Start light. You can always add more, but you can't take it away.
Frequently Asked Questions
What vanilla is best for a vanilla matcha latte?
Pure vanilla extract is the most versatile and affordable everyday option. For a more premium result with visible vanilla bean flecks, use vanilla bean paste. Avoid imitation vanilla flavouring, it has a harsh, artificial taste that clashes with matcha's delicate flavour.
How do I make vanilla matcha syrup?
Combine 100g caster sugar with 120ml water in a saucepan. Stir over a medium heat until the sugar dissolves, add one split vanilla pod, and simmer gently for 5 minutes. Cool completely, remove the pod, and store in a sealed jar in the fridge for up to two weeks.
Does a vanilla matcha latte have a lot of sugar?

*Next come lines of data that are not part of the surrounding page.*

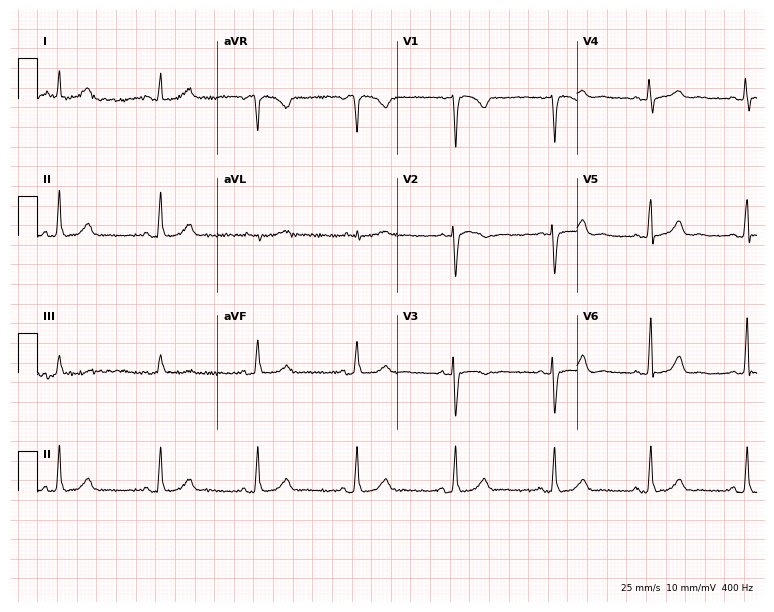
Electrocardiogram, a female, 61 years old. Of the six screened findings (first-degree AV block, right bundle branch block, left bundle branch block, sinus bradycardia, atrial fibrillation, sinus tachycardia), none is recorded. Other findings, if any, are not listed.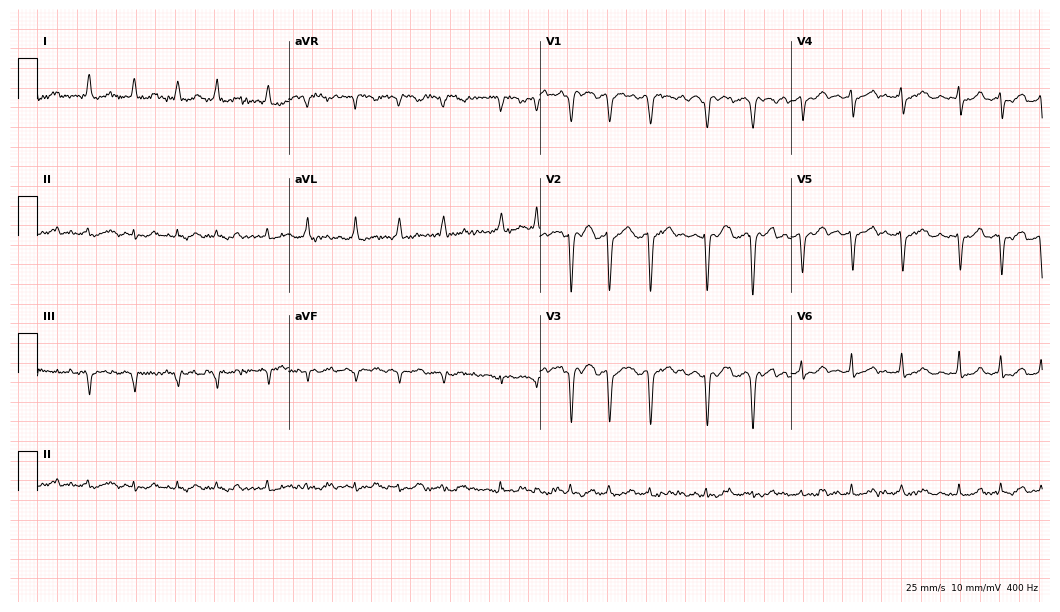
ECG (10.2-second recording at 400 Hz) — a woman, 81 years old. Screened for six findings — first-degree AV block, right bundle branch block, left bundle branch block, sinus bradycardia, atrial fibrillation, sinus tachycardia — none is recorded. Findings outside these six are not listed.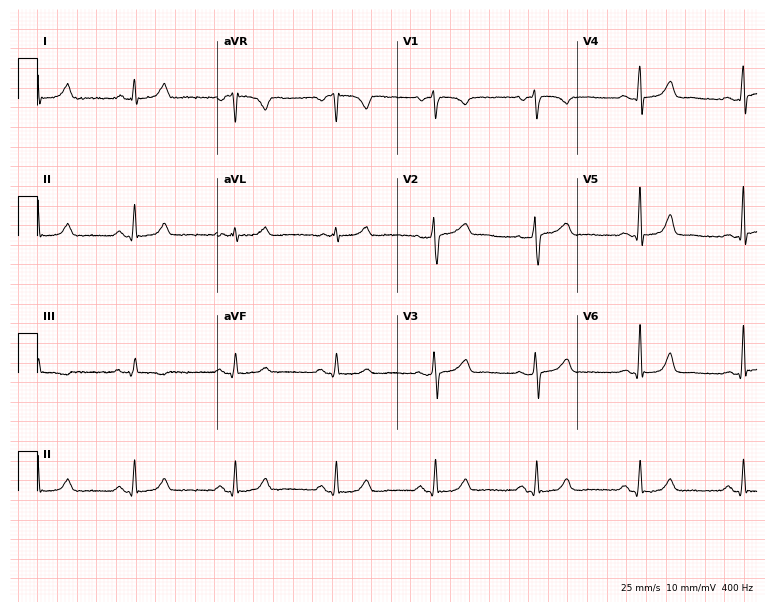
Electrocardiogram, a 52-year-old woman. Overall reading on record: normal ECG.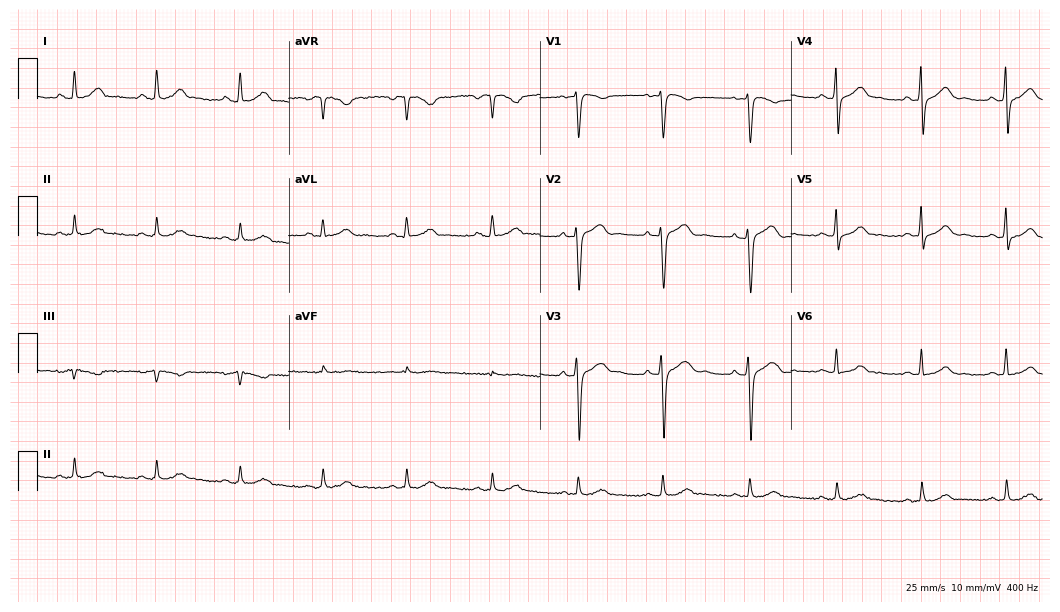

Not necessarily. If you use vanilla extract or paste with no added sweetener, your latte has zero added sugar. Even with the homemade syrup, one tablespoon adds roughly 12g of sugar, about half of what you'd find in a typical coffee-shop matcha latte.
Can I make it iced?
Absolutely. Whisk the matcha with hot water and vanilla as normal, then pour over a glass packed with ice and top with cold milk. Use vanilla syrup rather than extract for iced versions, as it blends more evenly into cold drinks.